:: Exercise prompt ::
Set down each entry exactly as given; pictures should not appear in the copy.

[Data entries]
------------------------------------------------------------------------

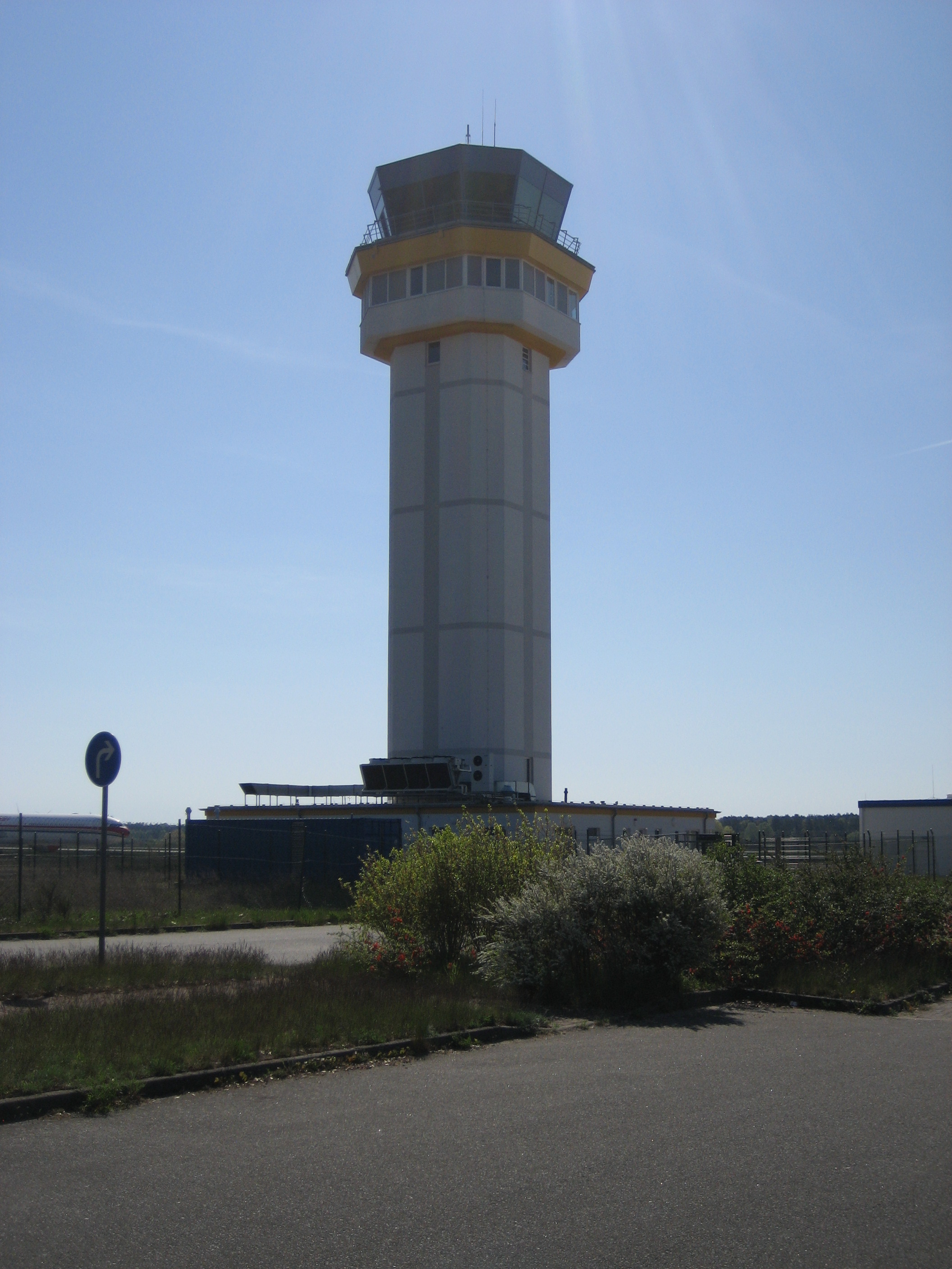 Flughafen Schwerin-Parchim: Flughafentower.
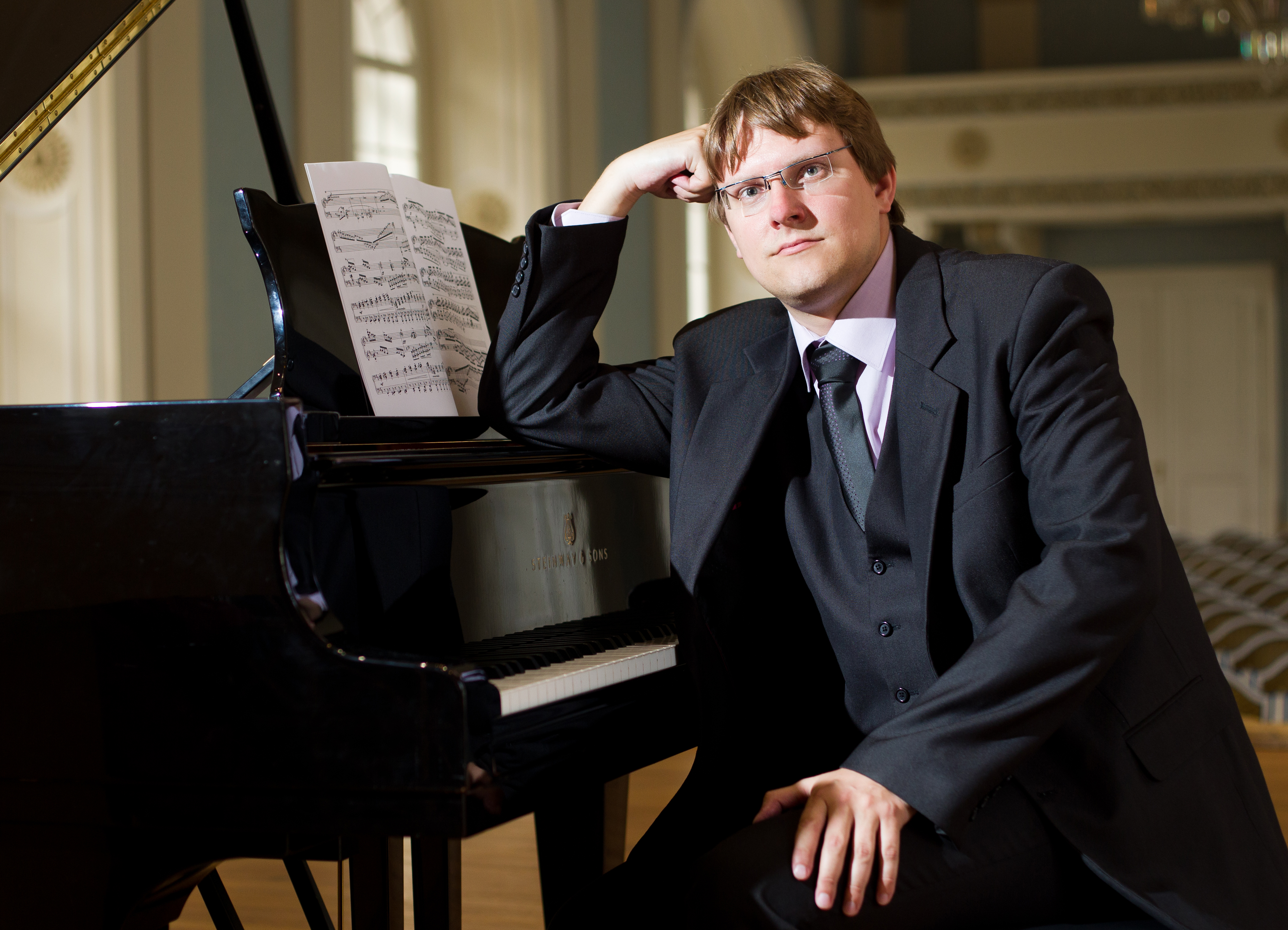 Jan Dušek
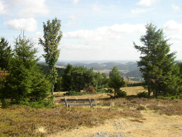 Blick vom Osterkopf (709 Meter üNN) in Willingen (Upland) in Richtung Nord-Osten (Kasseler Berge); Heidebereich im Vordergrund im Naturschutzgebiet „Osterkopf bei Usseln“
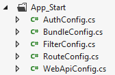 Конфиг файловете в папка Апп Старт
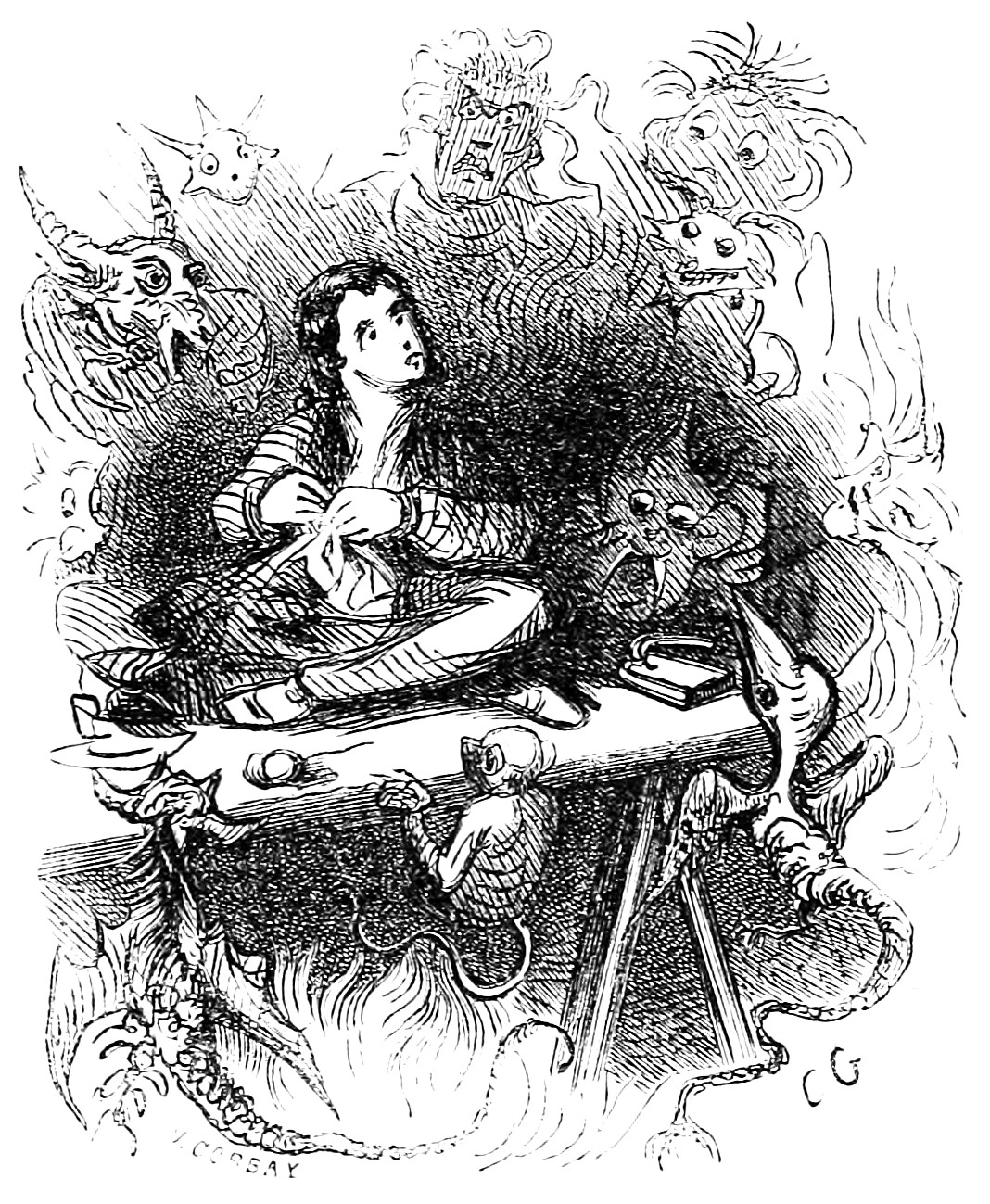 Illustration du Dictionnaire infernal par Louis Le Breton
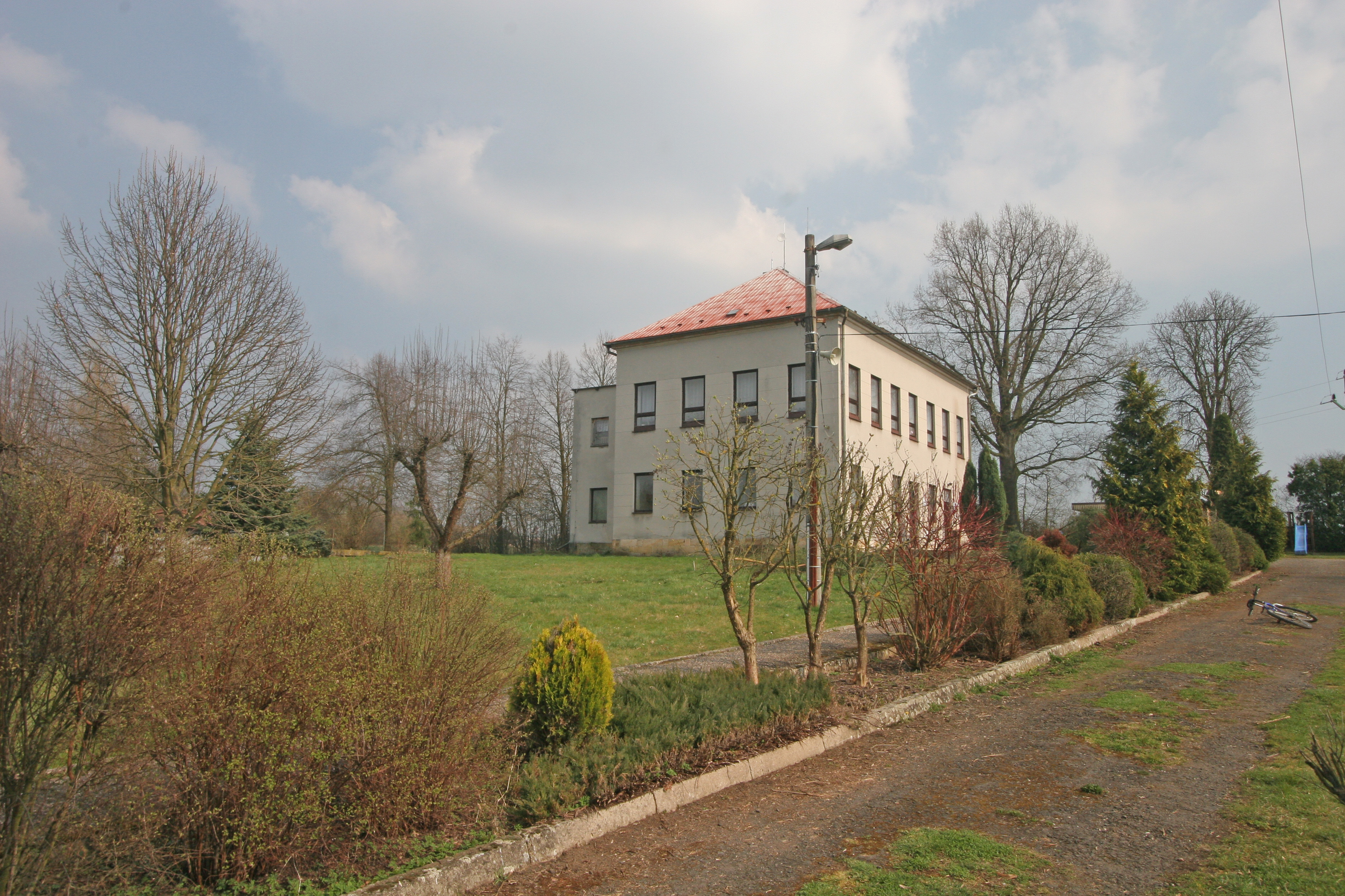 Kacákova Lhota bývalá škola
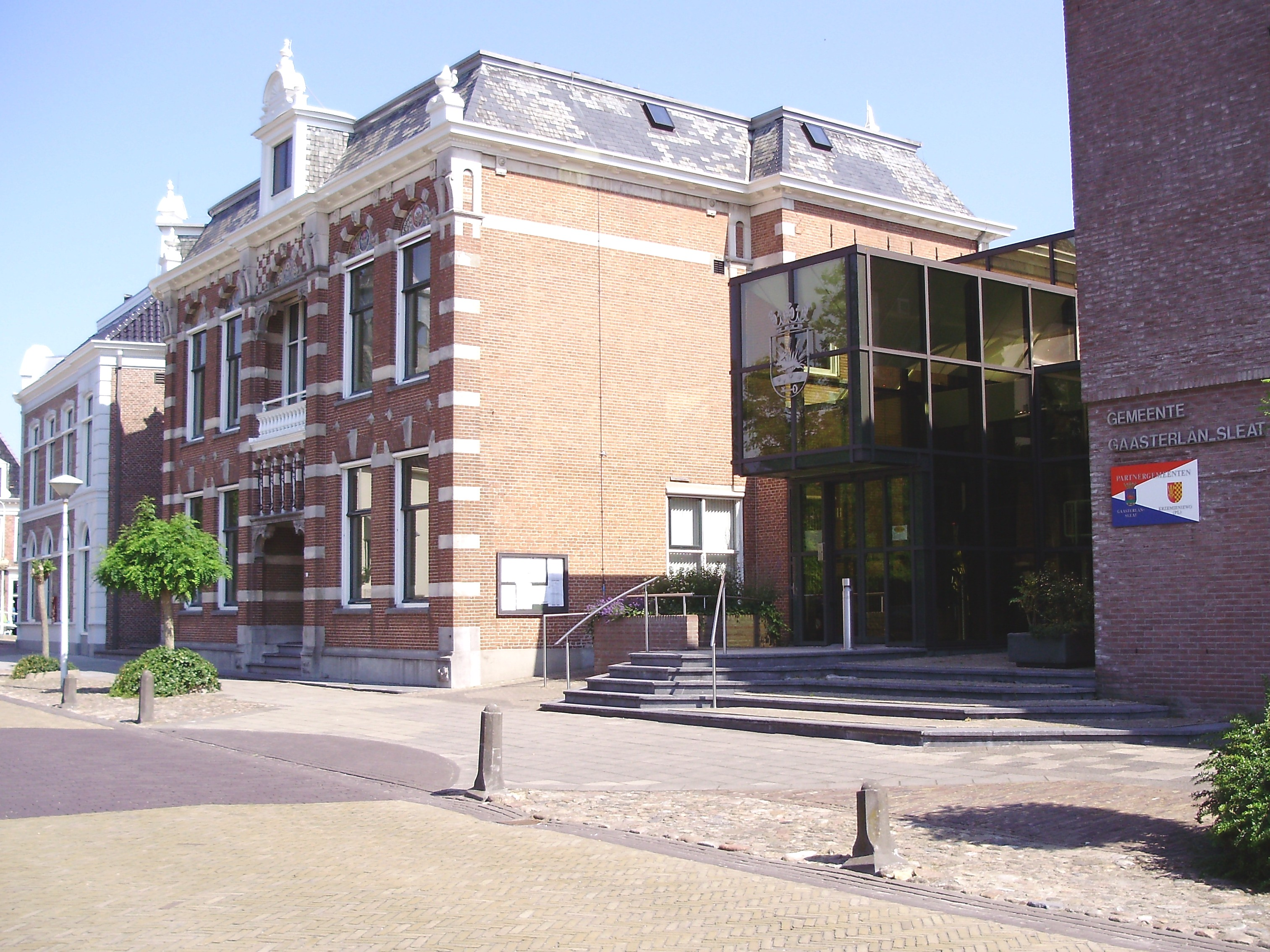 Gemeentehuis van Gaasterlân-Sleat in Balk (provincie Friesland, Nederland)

------------------------------------------------------------------------

:: Response box ::
 Flughafen Schwerin-Parchim: Flughafentower.
 Jan Dušek
 Blick vom Osterkopf (709 Meter üNN) in Willingen (Upland) in Richtung Nord-Osten (Kasseler Berge); Heidebereich im Vordergrund im Naturschutzgebiet „Osterkopf bei Usseln“
 Конфиг файловете в папка Апп Старт
 Illustration du Dictionnaire infernal par Louis Le Breton
 Kacákova Lhota bývalá škola
 Gemeentehuis van Gaasterlân-Sleat in Balk (provincie Friesland, Nederland)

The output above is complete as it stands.